There was a long silence. Phoebe thought about everything she could have been doing to fill the void. Lick an ice cream cone. Eat a peanut butter sandwich in circles until all that was left was the soft center. Drink a bottle of wine.

“Why?”

Phoebe cleared her throat. Maybe she was a little embarrassed for her foolish younger sister—but then, what were big sisters for? “You have something that doesn’t belong to you.”

For the first time, the overlord of hell sounded awake and positively delighted. “If you’re talking about the necklace, it’s mine fair and square. Lord of lies and deceit indeed.” She sniffed indignantly.

“I am talking about my sister’s necklace,” Phoebe said. “It was her favorite necklace. Given to her by our mother who is no longer with us.”

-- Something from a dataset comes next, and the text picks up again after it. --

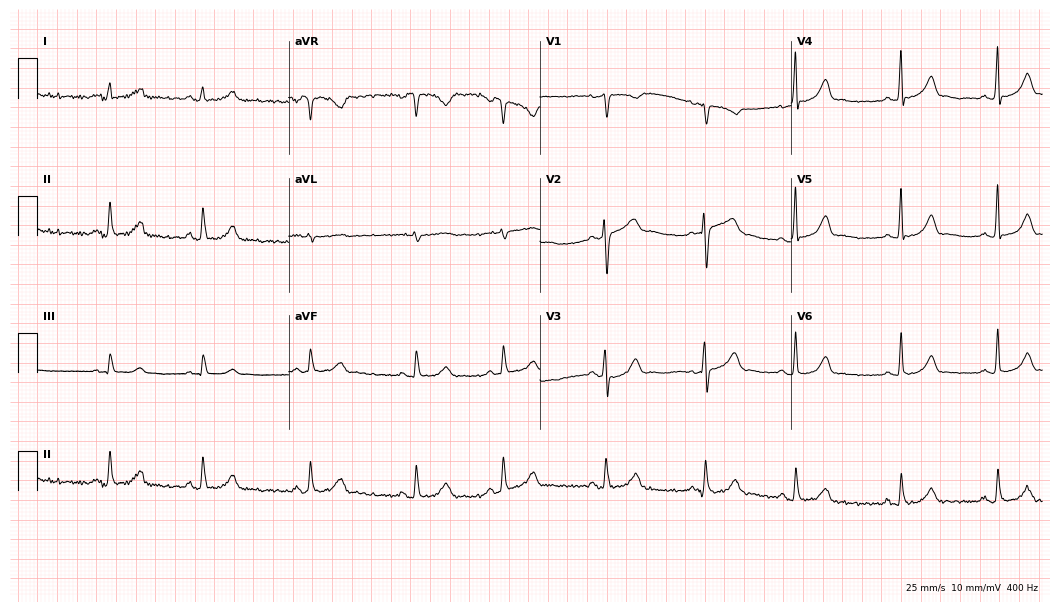
ECG — a 21-year-old woman. Screened for six findings — first-degree AV block, right bundle branch block (RBBB), left bundle branch block (LBBB), sinus bradycardia, atrial fibrillation (AF), sinus tachycardia — none is recorded. Findings outside these six are not listed.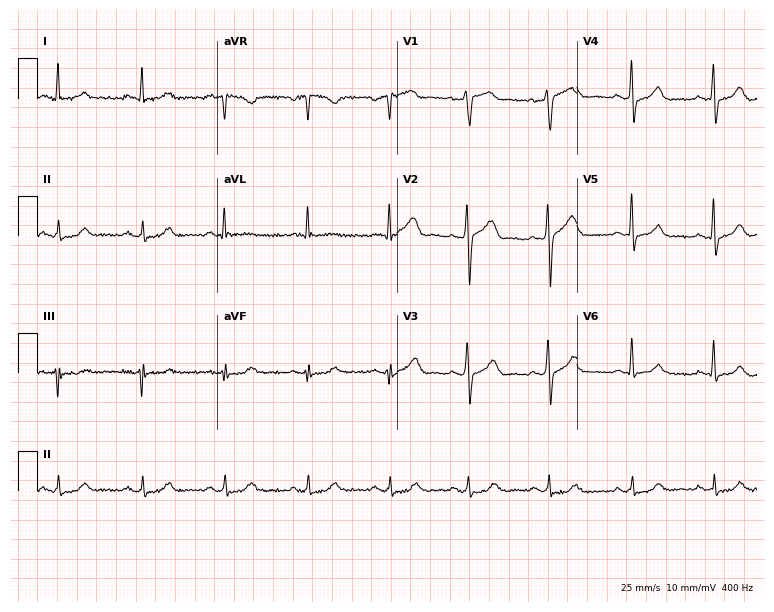
12-lead ECG from a 56-year-old male. Labelled as a normal ECG.

“It’s not my fault she lost it.”

Phoebe sighed. “Let’s have coffee or something. My treat and you return the necklace. Everybody’s happy.”

“I can get coffee whenever and wherever. You’d probably what, bring me to some coffee shop like Starbucks? Well, I can get coffee fresh from the press in Paris. I’d like to see you try that.”

“Yes, just let me book my plane ticket. And, no I wasn’t going to bring you to Starbucks. I was going to bring you to Tina’s Café and Diner. Support local business, and all that. They have the worst brew this side of the state. It’s amazing. I could drink there all day.”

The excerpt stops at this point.